Skip to main content
Statistics LibreTexts

4.1: Why Summarize Data?

  • Page ID
    7741
  • When we summarize data, we are necessarily throwing away information, and one might plausibly object to this. As an example, let’s go back to the PURE study that we discussed in Chapter 1. Are we not supposed to believe that all of the details about each individual matter, beyond those that are summarized in the dataset? What about the specific details of how the data were collected, such as the time of day or the mood of the participant? All of these details are lost when we summarize the data.
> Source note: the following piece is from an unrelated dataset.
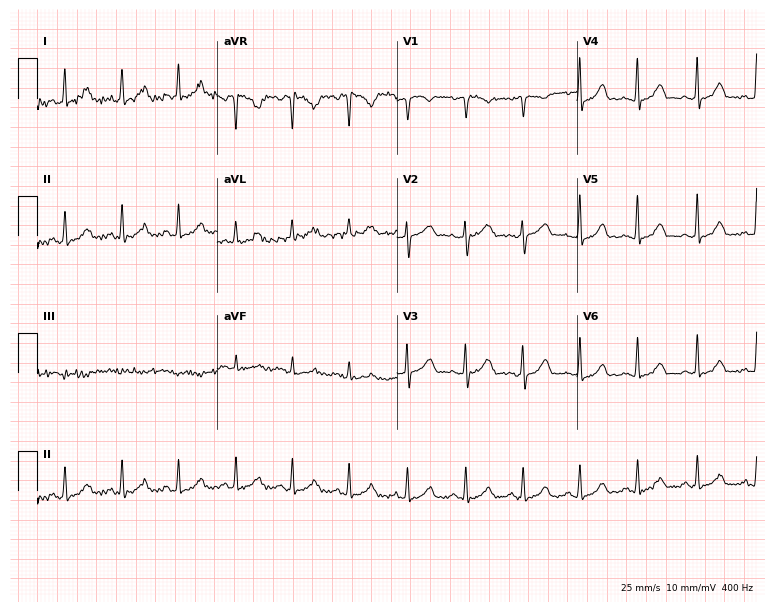
Resting 12-lead electrocardiogram. Patient: a 46-year-old woman. None of these six findings is recorded: first-degree AV block, right bundle branch block, left bundle branch block, sinus bradycardia, atrial fibrillation, sinus tachycardia.

    We summarize data in general because it provides us with a way to generalize - that is, to make general statements that extend beyond specific observations. The importance of generalization was highlighted by the writer Jorge Luis Borges in his short story “Funes the Memorious”, which describes an individual who loses the ability to forget. Borges focuses in on the relation between generalization (i.e. throwing away data) and thinking: “To think is to forget a difference, to generalize, to abstract. In the overly replete world of Funes, there were nothing but details.”
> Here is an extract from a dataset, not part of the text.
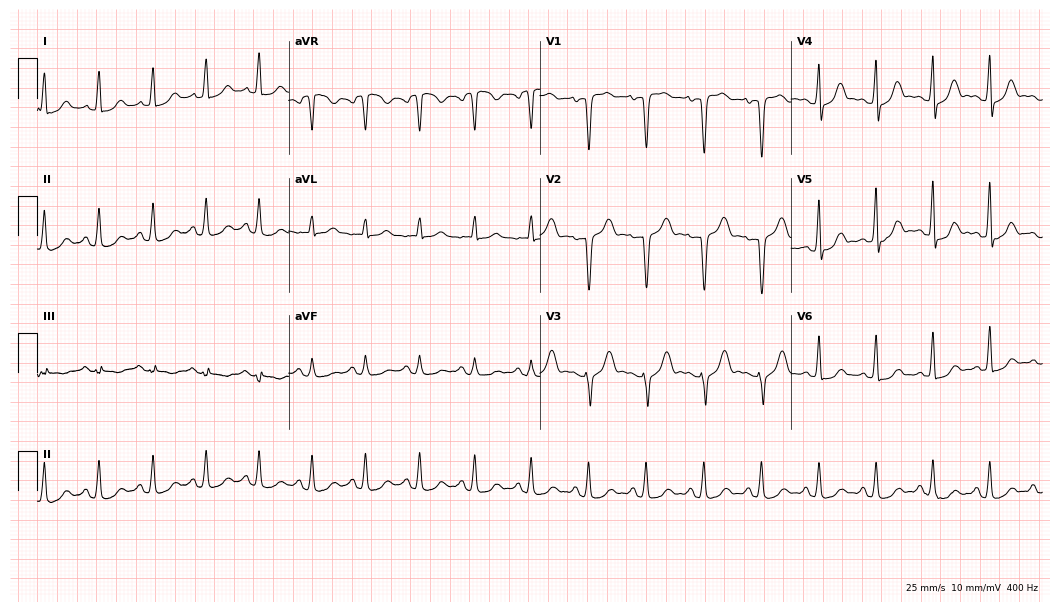
Standard 12-lead ECG recorded from a 52-year-old female (10.2-second recording at 400 Hz). None of these six findings is recorded: first-degree AV block, right bundle branch block, left bundle branch block, sinus bradycardia, atrial fibrillation, sinus tachycardia. Findings outside these six are not listed.

    Psychologists have long studied all of the ways in which generalization is central to thinking. One example is categorization: We are able to easily recognize different examples of the category of “birds” even though the individual examples may be very different in their surface features (such as an ostrich, a robin, and a chicken). Importantly, generalization lets us make predictions about these individuals – in the case of birds, we can predict that they can fly and eat worms, and that they probably can’t drive a car or speak English. These predictions won’t always be right, but they are often good enough to be useful in the world.